WHAT THE EXERCISE ASKS: Your answer should hold every line of the records below that contains the string "Category".

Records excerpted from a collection
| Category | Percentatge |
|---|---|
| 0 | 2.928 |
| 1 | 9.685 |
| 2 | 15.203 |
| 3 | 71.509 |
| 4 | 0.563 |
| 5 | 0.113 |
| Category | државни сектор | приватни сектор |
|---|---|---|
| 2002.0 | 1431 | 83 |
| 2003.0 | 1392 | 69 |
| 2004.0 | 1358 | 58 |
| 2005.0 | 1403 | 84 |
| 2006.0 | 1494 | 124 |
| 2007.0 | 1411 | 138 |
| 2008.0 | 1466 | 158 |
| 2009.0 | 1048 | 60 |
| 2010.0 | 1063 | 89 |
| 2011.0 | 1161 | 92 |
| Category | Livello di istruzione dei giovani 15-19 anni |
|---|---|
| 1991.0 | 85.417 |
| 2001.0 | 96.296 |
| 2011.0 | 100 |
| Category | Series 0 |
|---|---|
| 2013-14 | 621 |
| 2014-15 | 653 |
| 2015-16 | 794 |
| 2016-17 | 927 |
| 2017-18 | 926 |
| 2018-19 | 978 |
--
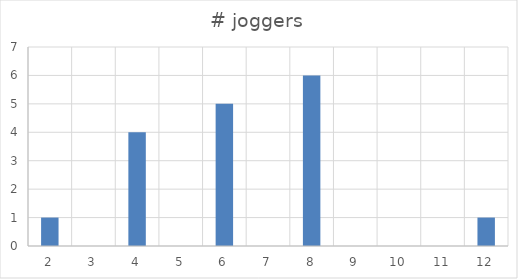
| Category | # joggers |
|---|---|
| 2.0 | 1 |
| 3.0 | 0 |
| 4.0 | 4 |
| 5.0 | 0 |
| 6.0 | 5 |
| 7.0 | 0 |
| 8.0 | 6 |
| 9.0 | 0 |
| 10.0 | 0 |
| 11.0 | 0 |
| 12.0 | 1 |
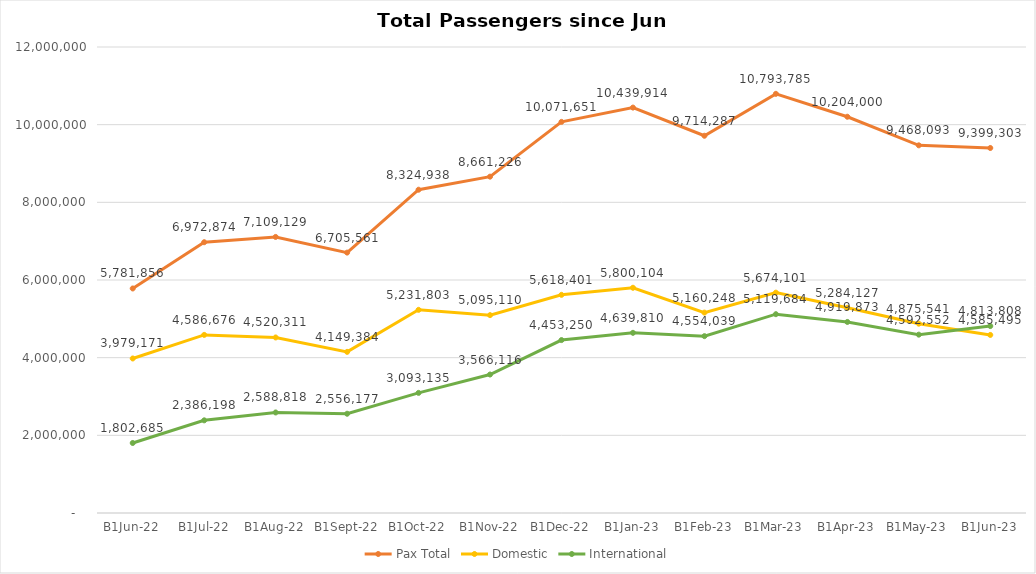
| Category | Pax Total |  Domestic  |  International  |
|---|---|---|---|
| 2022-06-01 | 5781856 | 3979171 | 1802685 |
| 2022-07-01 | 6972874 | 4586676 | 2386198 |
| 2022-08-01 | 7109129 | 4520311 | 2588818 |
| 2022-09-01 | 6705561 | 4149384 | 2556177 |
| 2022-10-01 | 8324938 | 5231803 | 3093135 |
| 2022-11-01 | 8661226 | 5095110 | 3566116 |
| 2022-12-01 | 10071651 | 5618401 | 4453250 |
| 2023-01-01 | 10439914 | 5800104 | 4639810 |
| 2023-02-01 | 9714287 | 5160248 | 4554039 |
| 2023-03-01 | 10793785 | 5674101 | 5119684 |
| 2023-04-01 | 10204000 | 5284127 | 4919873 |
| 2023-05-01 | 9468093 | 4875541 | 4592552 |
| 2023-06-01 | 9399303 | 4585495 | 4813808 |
==
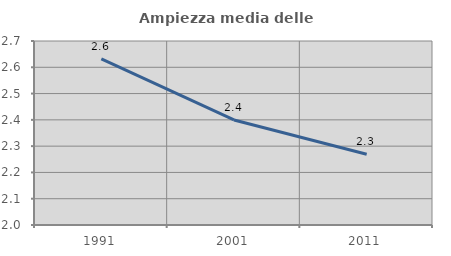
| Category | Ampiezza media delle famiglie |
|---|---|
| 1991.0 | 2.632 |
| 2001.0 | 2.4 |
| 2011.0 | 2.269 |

WRITTEN ANSWER:
| Category | Percentatge |
| Category | државни сектор | приватни сектор |
| Category | Livello di istruzione dei giovani 15-19 anni |
| Category | Series 0 |
| Category | # joggers |
| Category | Pax Total |  Domestic  |  International  |
| Category | Ampiezza media delle famiglie |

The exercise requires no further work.